When you'd reach for this

  • Product launch posts. A styled screenshot tends to do better on Twitter and LinkedIn than one that looks like it was Cmd-Shift-4'd in a hurry.
  • Landing page heroes. The hero screenshot on your marketing site sets the tone for the rest of the visit. Worth the 30 seconds.
  • Changelog and release notes. Style once, save the settings, ship every release with the same look. It saves a surprising amount of time over a year.
  • Decks. Slides with raw screenshots feel rushed. Slides with framed, padded screenshots feel a little more considered.

A Few Small Habits

  • Pick a background that complements your UI, not one that fights it. A bright magenta gradient under a calm cyan dashboard reads as a stock visual. A subtle blue-to-purple gradient under the same screenshot reads as your product.
  • Don't go heavy on the shadow. A thin, soft shadow says "sitting on a surface". A thick, dark shadow tends to look dated.
  • Padding above zero, but not huge. 24 to 48px is usually about right.

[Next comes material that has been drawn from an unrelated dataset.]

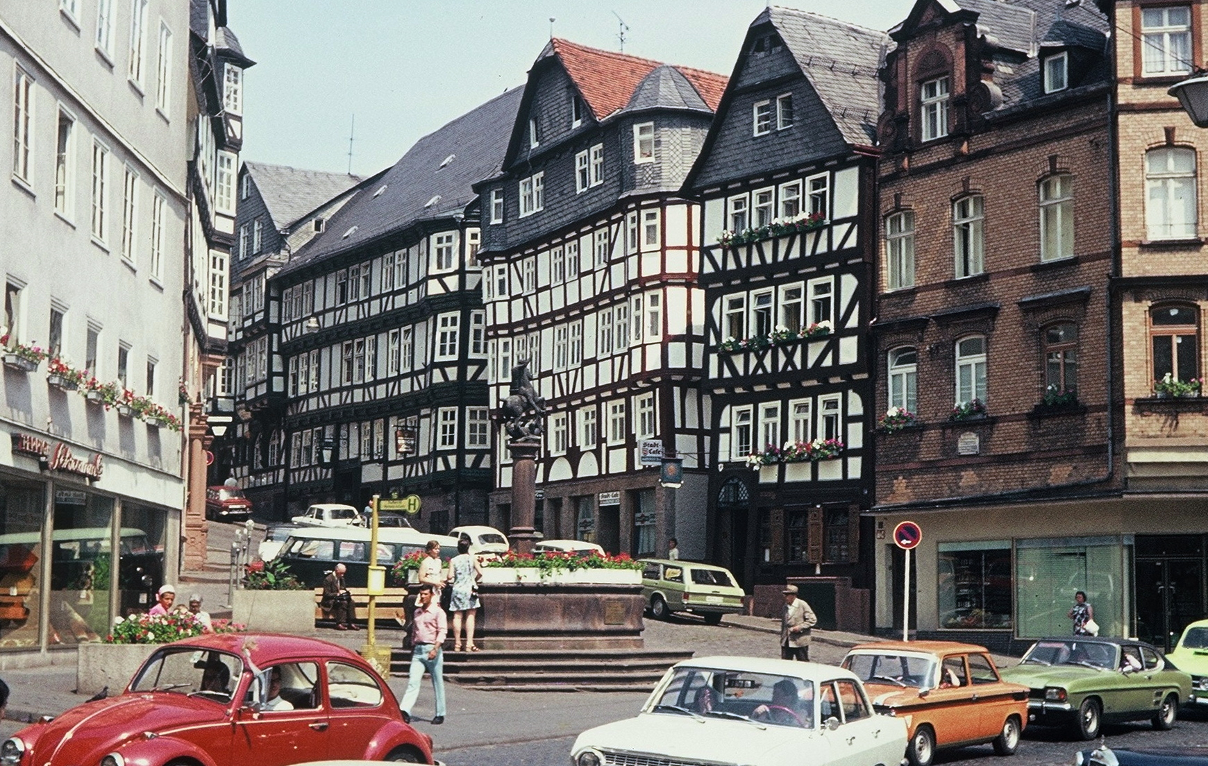 Marburg (Lahn). Marktbrunnen, Aufnahme von 1972.

Much more and the screenshot starts to feel small inside its own frame.
  • Use the inset frame option when you're showing a web app. The automatic browser chrome makes it obvious at a glance that this is a web product.

Custom backgrounds for your brand

If you've got a defined brand, set the background once (solid colour, gradient, or an uploaded image of your own) and use it on every screenshot you ship. Consistency over time is what makes screenshots feel like your screenshots, rather than generic ones. On a paid Pixelmatic plan, an admin can set this org-wide so every teammate's screenshots match without anyone having to remember.

What about device frames?

The inset frame option wraps your screenshot in browser chrome (URL bar, traffic-light buttons) automatically. That covers most web app screenshots heading to a landing page or social. If you need a device-shaped frame (laptop, phone), drop the styled screenshot into your design tool of choice afterwards. The editor focuses on the parts you'll reach for every time.